Exercise goal:
The listing below must be repeated word for word, with its images excluded.

Recorded information:
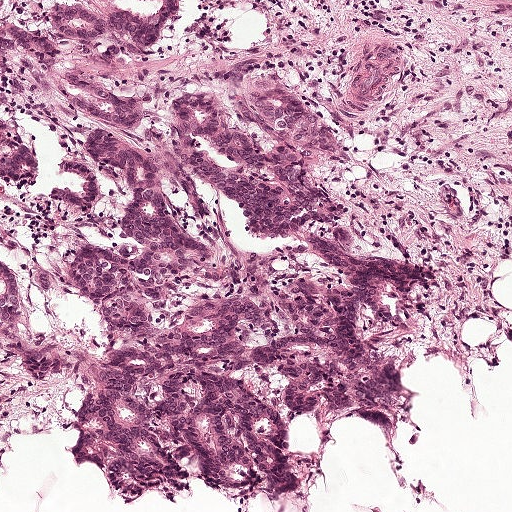
Lymph node section stained with H&E, from a whole-slide image of a breast-cancer sentinel node. Magnification about 10×, about 0.5 mm across the frame, about 0.97 µm per pixel.
Question: Describe where the metastatic carcinoma lies in this crop.
Answer: Outlines of four tumour regions, largest first (closed clockwise paths, crop pixels): region 1: (253, 78), (344, 134), (320, 186), (370, 255), (443, 276), (402, 306), (414, 343), (374, 337), (408, 412), (314, 422), (284, 371), (222, 372), (281, 411), (296, 496), (196, 482), (133, 505), (68, 460), (104, 347), (72, 267), (122, 241), (50, 192), (103, 130), (63, 105), (152, 107), (146, 142), (117, 137), (216, 252), (160, 329), (254, 302), (301, 343), (291, 285), (346, 292), (312, 244), (256, 242), (175, 144), (170, 106), (204, 96), (276, 159); region 2: (49, 0), (183, 0), (166, 26), (160, 47), (150, 57), (142, 60), (147, 55), (124, 54), (102, 41), (68, 47), (61, 65), (36, 65), (10, 56), (10, 83), (1, 92), (0, 18), (12, 24), (18, 23); region 3: (0, 259), (8, 268), (12, 281), (11, 298), (22, 323), (36, 340), (46, 345), (60, 363), (61, 380), (50, 383), (31, 383), (24, 381), (16, 375), (0, 352); region 4: (0, 119), (23, 128), (35, 138), (46, 161), (48, 176), (48, 183), (45, 188), (29, 195), (20, 195), (5, 189), (0, 193).
Tumour covers about 40% of the frame.

Exercise answer:
Lymph node section stained with H&E, from a whole-slide image of a breast-cancer sentinel node. Magnification about 10×, about 0.5 mm across the frame, about 0.97 µm per pixel.
Question: Describe where the metastatic carcinoma lies in this crop.
Answer: Outlines of four tumour regions, largest first (closed clockwise paths, crop pixels): region 1: (253, 78), (344, 134), (320, 186), (370, 255), (443, 276), (402, 306), (414, 343), (374, 337), (408, 412), (314, 422), (284, 371), (222, 372), (281, 411), (296, 496), (196, 482), (133, 505), (68, 460), (104, 347), (72, 267), (122, 241), (50, 192), (103, 130), (63, 105), (152, 107), (146, 142), (117, 137), (216, 252), (160, 329), (254, 302), (301, 343), (291, 285), (346, 292), (312, 244), (256, 242), (175, 144), (170, 106), (204, 96), (276, 159); region 2: (49, 0), (183, 0), (166, 26), (160, 47), (150, 57), (142, 60), (147, 55), (124, 54), (102, 41), (68, 47), (61, 65), (36, 65), (10, 56), (10, 83), (1, 92), (0, 18), (12, 24), (18, 23); region 3: (0, 259), (8, 268), (12, 281), (11, 298), (22, 323), (36, 340), (46, 345), (60, 363), (61, 380), (50, 383), (31, 383), (24, 381), (16, 375), (0, 352); region 4: (0, 119), (23, 128), (35, 138), (46, 161), (48, 176), (48, 183), (45, 188), (29, 195), (20, 195), (5, 189), (0, 193).
Tumour covers about 40% of the frame.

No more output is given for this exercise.